Foreign Account Tax Compliance Act (FATCA) for Private Funds: Key Considerations
Although the Foreign Account Tax Compliance Act (FATCA) went “live” July 1, 2014, guidance continues to fall into place. On July 16, the IRS issued instructions for the requester of various Forms W-8 and continues to update its FAQ website. The Cayman Islands Tax Information Authorityissued regulations effective July 4, 2014 addressing the implementation of the Cayman IGA, and on July 22 issued the first official version of its FATCA Guidance Notes.
Against this backdrop, private equity and hedge funds must keep their foot on the gas towards FATCA implementation. This bulletin discusses high-level FATCA compliance considerations for a “typical” fund structure involving either a U.S. fund as the sole vehicle, or a U.S. fund coupled with one or more master or feeder funds formed in the Cayman Islands. Non-U.S. funds formed in other jurisdictions may have different considerations.
Background
FATCA imposes a 30% withholding tax on U.S. source payments to “foreign financial institutions” (FFIs) that do not comply with requirements to identify their U.S. account holders, as well as to non-financial foreign entities that do not identify their substantial U.S. owners, unless an exception applies. Many countries, including the Cayman Islands, have entered into an intergovernmental agreement (IGA) with the United States, which sets forth the requirements for FATCA compliance for financial institutions located in that country. The Cayman IGA is a “Model 1 IGA,” under which Cayman Islands institutions report information regarding their U.S. account holders directly to the Cayman Islands Tax Information Authority (rather than to the IRS). Other countries have entered into a “Model 2 IGA,” under which resident FFIs report this information directly to the IRS. FFIs not located in either a Model 1 or Model 2 jurisdiction can comply with FATCA by entering into an “FFI agreement” with the IRS.
For U.S. funds, FATCA compliance means complying with due diligence, withholding and reporting requirements. For Cayman funds, FATCA compliance generally means registering with the IRS, performing required due diligence on investors and reporting investor information to the Cayman Islands Tax Information Authority.
Identify and Register Foreign Fund Vehicles
To comply with FATCA, Cayman funds must register with the IRS to be “registered deemed-compliant” (as a reporting Model 1 FFI) unless an exception applies. Thus, fund groups should review their structure charts to identify their non-U.S. vehicles, such as foreign master funds, feeder funds and management companies.
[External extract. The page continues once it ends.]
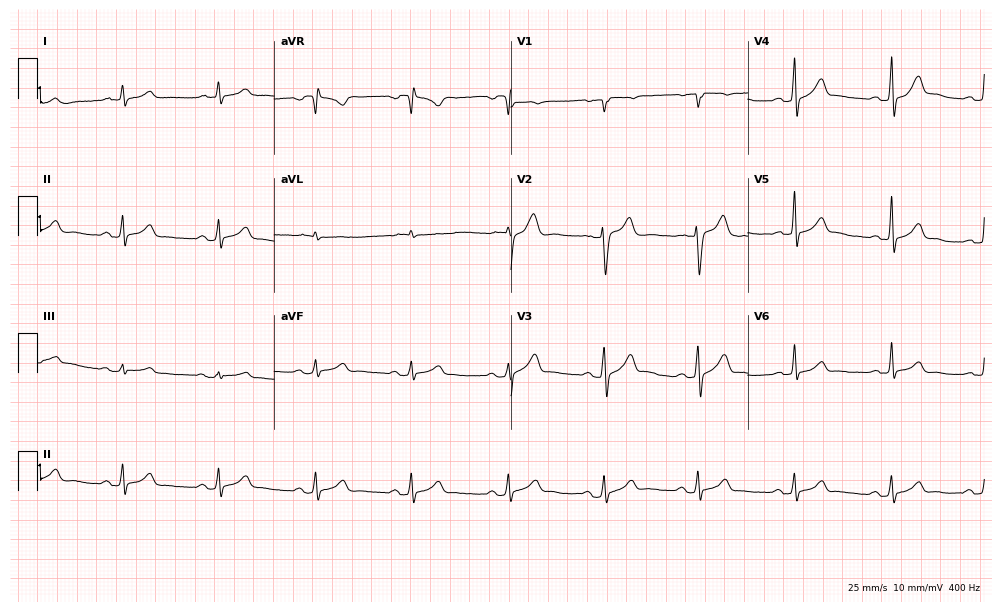
Electrocardiogram (9.7-second recording at 400 Hz), a male patient, 42 years old. Overall reading on record: normal ECG.

Most Cayman master and feeder funds will be considered “investment entities” under the Cayman IGA and therefore must register with the IRS. Investment management companies formed in the Cayman Islands are exempt from registration, as long as the company is within the scope of FATCA registration solely because it provides investment advice or portfolio management services, and the fund being managed is FATCA-compliant. Other limited categories of Cayman investment vehicles (described in Annex II to the Cayman IGA) are exempt from registration. Thus, funds should review their structure specifics.
Unless exempt, each Cayman investment entity should register on the IRS website to receive a global intermediary identification number (GIIN). A paper registration using Form 8957 is also permissible. The GIIN will be provided to U.S. payors (withholding agents) to establish that the Cayman fund is FATCA-compliant. Existing Cayman funds (and other reporting Model 1 FFIs) must obtain a GIIN by January 1, 2015.
As part of the registration process, a non-U.S. fund must determine whether it is part of an “expanded affiliated group” (EAG), generally meaning a chain of entities connected by more than 50% equity ownership. For example, a Cayman feeder and master fund would be part of the same EAG if the feeder owns more than 50% of the capital or profits interests of the master. Although the EAG concept is not included in the Cayman IGA, the IRS registration process contemplates that one member of the EAG be designated as the “lead financial institution,” and this member will initiate registration for the other EAG members.